How does device emulation in the Xen hypervisor work and how does it solve this issue?
Device Emulation for HVMs
Xen implements infrastructure to support and facilitate the emulation of devices for guests. This infrastructure is exposed to privileged domain user-space via the
/proc/xen/privcmd ioctl interface, which is backed by a kernel-space driver that performs hypercalls, causing the system to trap into Xen's hypercall handler. Xen user-space libraries provide an abstracted interface to make well-formed hypercalls against
/proc/xen/privcmd. These libraries are
xenevtchn and friends, and we will be referring to them in this post. Remember that these APIs are what the device emulator uses to communicate with the the Xen hypervisor, but that they are simply an abstraction of the above-mentioned hypercall data flow from userspace, through the kernel, and finally to the hypervisor.
Because of our usage of port IO in the secure boot for guest VMs feature that we've been developing for XCP-ng, we will discuss the emulation of port IO devices.
In order to emulate a port IO device, you must implement a user space program in a privileged domain (we would recommend a hardware domain separate from your dom0, if possible). After interface initialization, this program requests that Xen initializes for it what is called an IOREQ server (i.e., I/O Request Server). An IOREQ server is an I/O communication management construct implemented by the hypervisor. It is registered to a specific domain, the hypervisor allocates for it two pages of memory for I/O requests (one page for buffered I/O and one page for non-buffered I/O), it has an ID, and has event channel ports allocated to it. Once the hypervisor initializes the IOREQ server, the hypervisor will return via the kernel driver to userspace the ID for that server. Userspace must subsequently request that the pages of memory for that server are mapped into user address space, that the hypervisor bind the IOREQ server event channel ports to the domain that devices are to be emulated for, and that the hypervisor notifies this user-space program via event channels of guest accesses to a specified range of IO ports.
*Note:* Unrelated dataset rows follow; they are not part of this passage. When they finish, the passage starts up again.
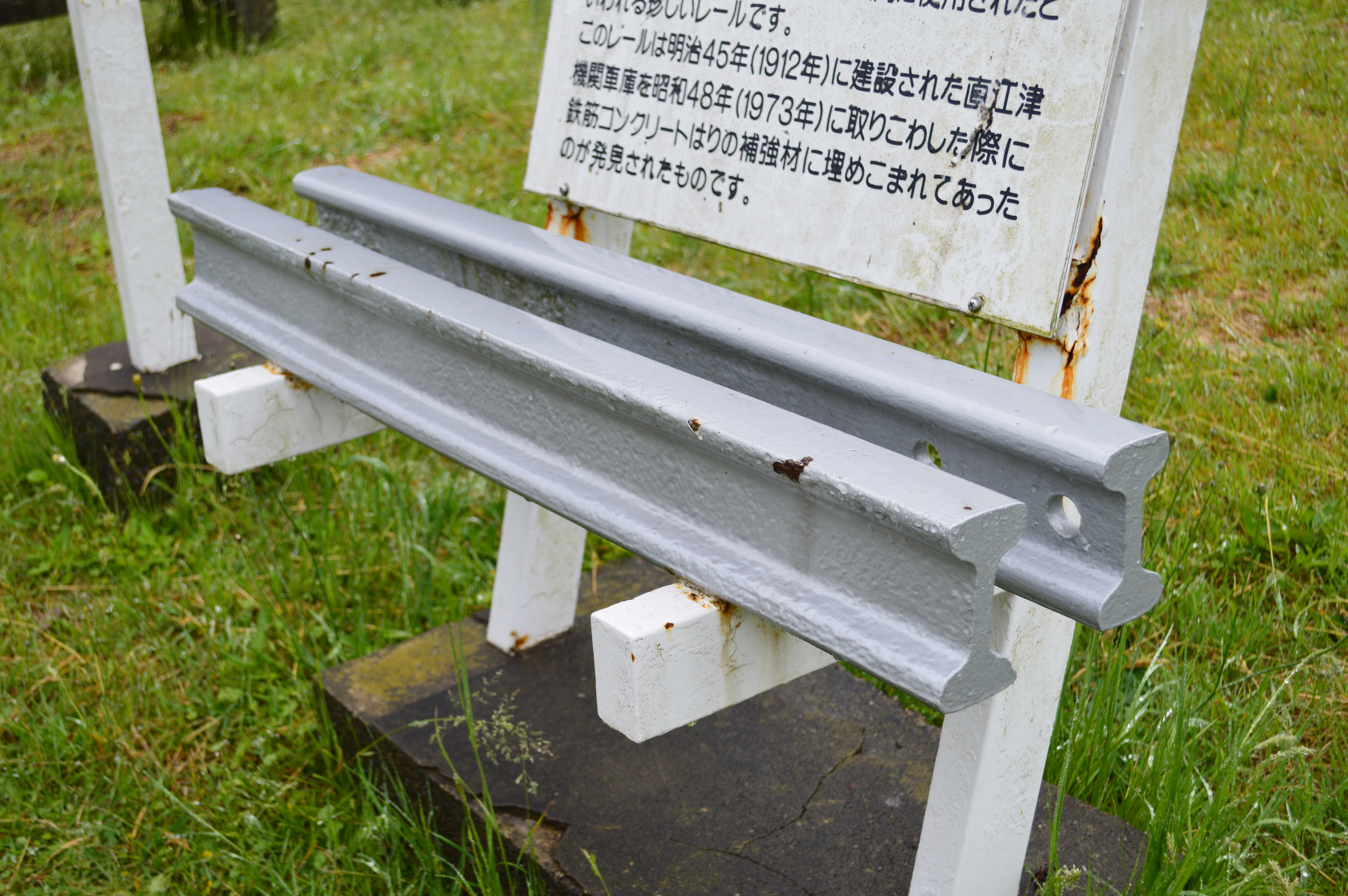 双頭レール (上越市五智交通公園にて) Nikon D3200
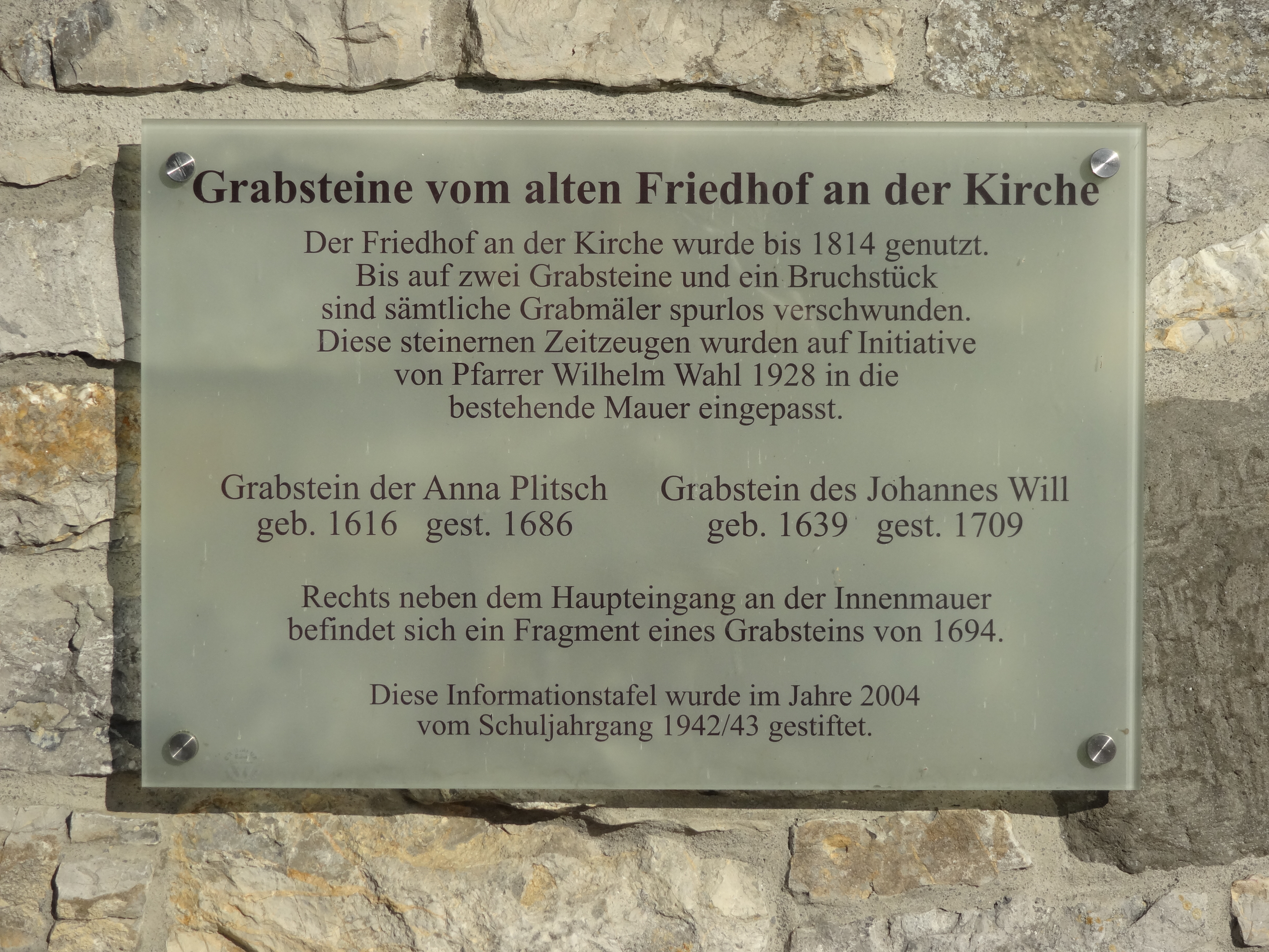 Hinweisschild zu alten Grabsteinen, Friedhofsmauer, Friedhofsweg ohne Nummer, 35428 Langgöns
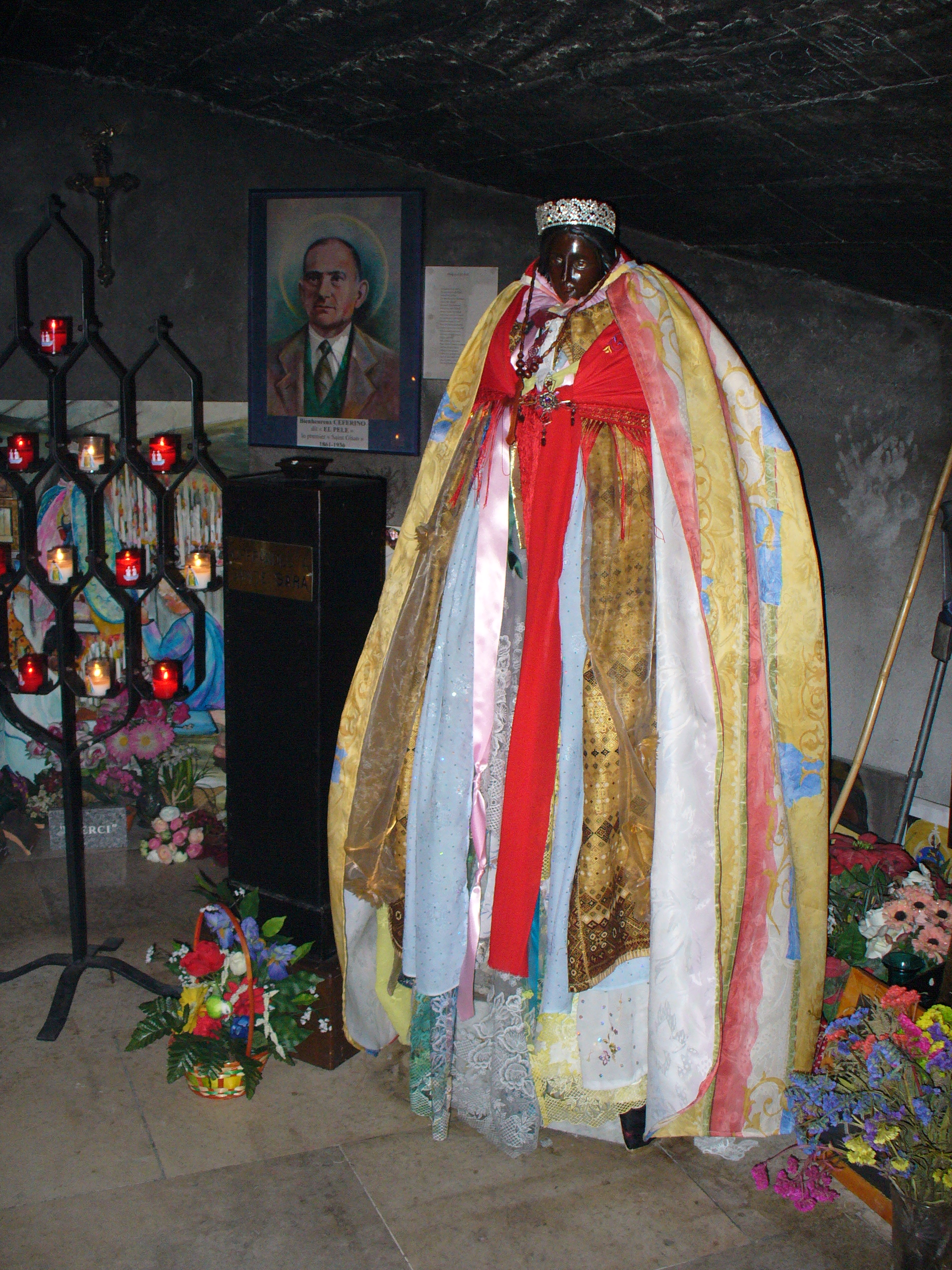 Die heilige Sarah in Stes.Maries-de-la-Mer
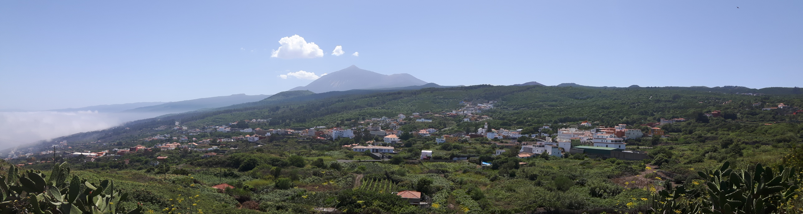 El Tanque vom Mirador Lomo Molino aus gesehen, im Hintergrund Teide und Pico Viejo

Once this circuitry is hooked up, instruction traps into Xen made by that guest's port IO requests will be recognized as being in the range of specified IO ports for the IOREQ server (see
xen/arch/x86/hvm/ioreq.c:hvm_select_ioreq_server ). The hypervisor will copy the IO data to the IO server page, and issue an event notification to the IO server event channel port. This notification will propagate through the hypervisor/kernel boundary to the kernel as an interrupt, and from the kernel to user space as a return value from the
poll system call executed on the event channel file descriptor. The application can then use the memory (which, as described above, has already been mapped into this application's address space) to read the IO request being issued and emulate the expected behavior of the device. The application can return data to the guest by writing back to the IO memory pages and issuing an event channel notification.
The IOREQ server infrastructure in Xen allows for a relatively easy and simple implementation of the necessary "hookups" between your device emulator and the guest. The above method for device emulation is used by QEMU and the Xen reference implementation DEMU, and can be used for MMIO as well as PIO.
This approach also allows us to offload sensitive workloads to protected domains, using the hypervisor and hardware-enforced memory isolation between the domains as a high-privilege security boundary (i.e., a malicious guest program will lack access to the domain doing the emulation). This is the exact approach we have followed for protecting the sensitive information for "Secure Boot"-enabled guests on XCP-ng. That, however, will be for a future blog post.